When she finally lifted it from the drawer, she realized just how strange it was.
It stood nearly a foot tall, smooth to the touch, its surface etched with intricate, repeating patterns that didn’t seem decorative so much as deliberate. At the top were thin, articulated projections—like antennae or jointed limbs—arranged with unsettling precision. It didn’t resemble anything familiar. Not a tool. Not an ornament. Not something meant to be understood at a glance.
No one could explain what it was for.
When she handed it to me, I felt it immediately.

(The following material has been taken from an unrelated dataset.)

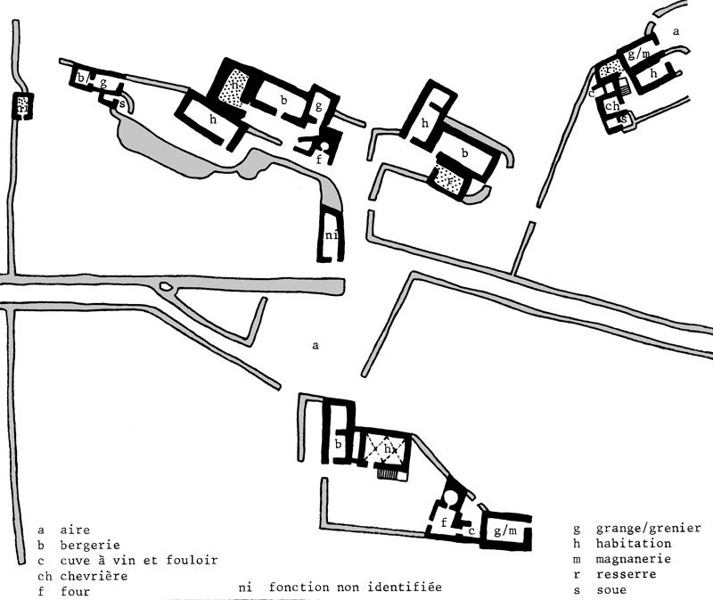 Plan du site muséologique dit "le Village des Bories", d'après Pierre Viala. Les constructions dans lesquelles des pointillés ont été ajoutés sont celles qui ne semblent pas figurer sur le cadastre de 1809.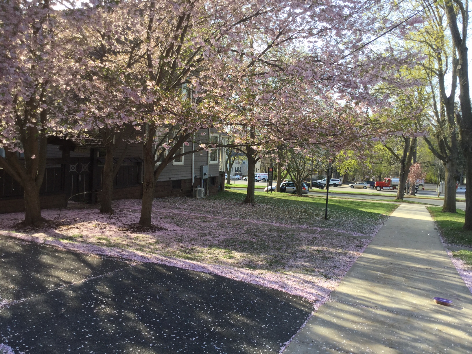 Shoyoan Teien of Wesleyan University

A weight—not just physical, but emotional. The moment my fingers closed around it, something shifted. Memories surfaced that didn’t feel like memories at all—fragments, sensations, impressions that didn’t belong to me, yet felt disturbingly close. My chest tightened. My head buzzed, as though something had been stirred awake.
I couldn’t tell whether I was remembering something real or imagining what I had always feared.
I looked at my mother, and she looked back at me without speaking. We both understood that whatever this object was, it wasn’t just something my father owned. It was something he carried with him—something that shaped him, drained him, maybe even defined him.
The drawer was closed again.
The box was locked.
But the fear didn’t go back where it came from.
Because once something hidden is seen, it can never truly be unseen.